The PA has engaged in security cooperation with Israel as part of the 1993 Oslo Accords, which it was born out of.

Some senior Fatah officials in the PA back and finance some Fatah factions in the Jenin Brigades to increase their leverage in any future power struggle to control the PA, Mustafa added.

The ICG has long warned of a violent succession struggle in the PA when President Mohamad Abbas, 88, steps aside or dies.

Mustafa said others in the Jenin Brigades are also part of the PA security forces, which give them a monthly salary.

“Originally, when the [PA] security forces were conceived by the Americans and Israelis, the idea was to use the security forces as a way … to disarm radical [fighters] and give them jobs in exchange for laying down their weapons,” she said.

“Now, obviously in the context of the occupation, that isn’t going to work. A lot of these guys have  jobs – a monthly salary – but still engage in resistance.”

‘Die with pride’

Some young men join armed groups to receive a salary. The PIJ pays its members from $1,000 to $3,000 a month, Mustafa said.

The financial incentives have drawn young men from outside the camp.

Palestinians look at the damage following an Israeli airstrike in the West Bank Jenin refugee camp, Saturday, May 18
Palestinians check their homes destroyed in an Israeli air strike in the Jenin refugee camp on May 18, 2024 [Majdi Mohammed/AP Photo]

“What we have seen since last July is that a lot of these guys are coming from other localities, … which then creates a contentious relationship because it is one thing if you are [a civilian] dying for [the actions] of your brother or son.

“It’s another when you don’t know who these guys are,” she told Al Jazeera.

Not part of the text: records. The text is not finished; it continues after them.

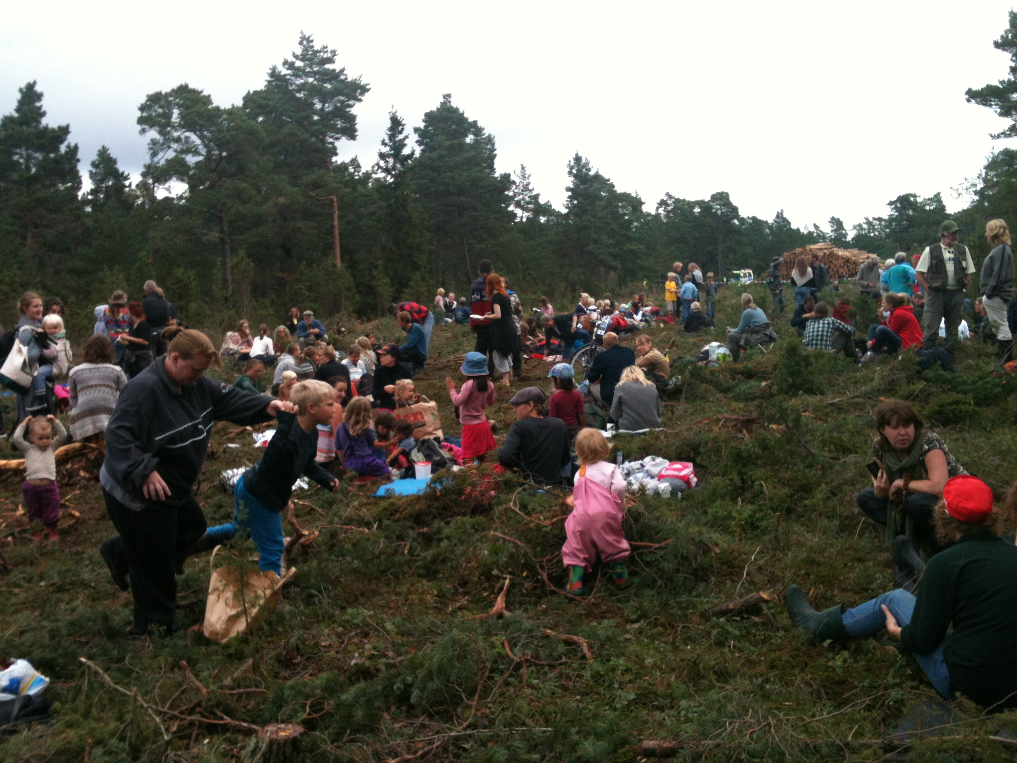 Protester mot avverkning i Ojnareskogen förmiddag lördagen 1 september 2012. I bakgrunden syns en polispiketbuss, men polisen har ännu inte ingripit.
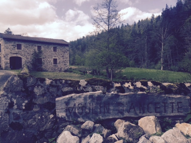 Moulin d'Ancette
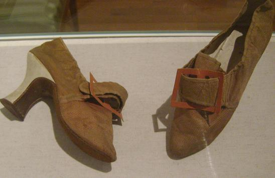 Kinderschuhe der Prinzessin Therese von Sachsen-Hildburghausen die von ihr bei einer Aufführung des "Rotkäppchens" im Hildburghäuser Theater getragen wurden, um 1800, Stadtmuseum Hildburghausen

Shuabi said Israel punishes civilians in the camp in the hope that they will turn against the resistance fighters. He explained that, in particular, Israel intentionally destroys neighbourhoods, roads and homes as part of a broader strategy to displace Palestinians from the Jenin camp gradually.

In July, a substantial Israeli operation against the camp led to the displacement of 3,000 people, according to the UN.

Those who stayed in the camp faced an acute lack of services after Israel deliberately destroyed water pumps and electricity grids.

Shuabi believes that Israel’s strategy is backfiring.

More young Palestinians are joining resistance groups to avenge loved ones or to defend their families and communities from Israel’s raids, he said.

“Families of martyrs – even if they are feeling pain – understand why their brothers [or sons] or other family members are getting involved in the resistance,” he told Al Jazeera.

“Even if they’re not a member of the resistance, they’re being targeted. They figure that they might as well die with pride by being a member of the resistance.”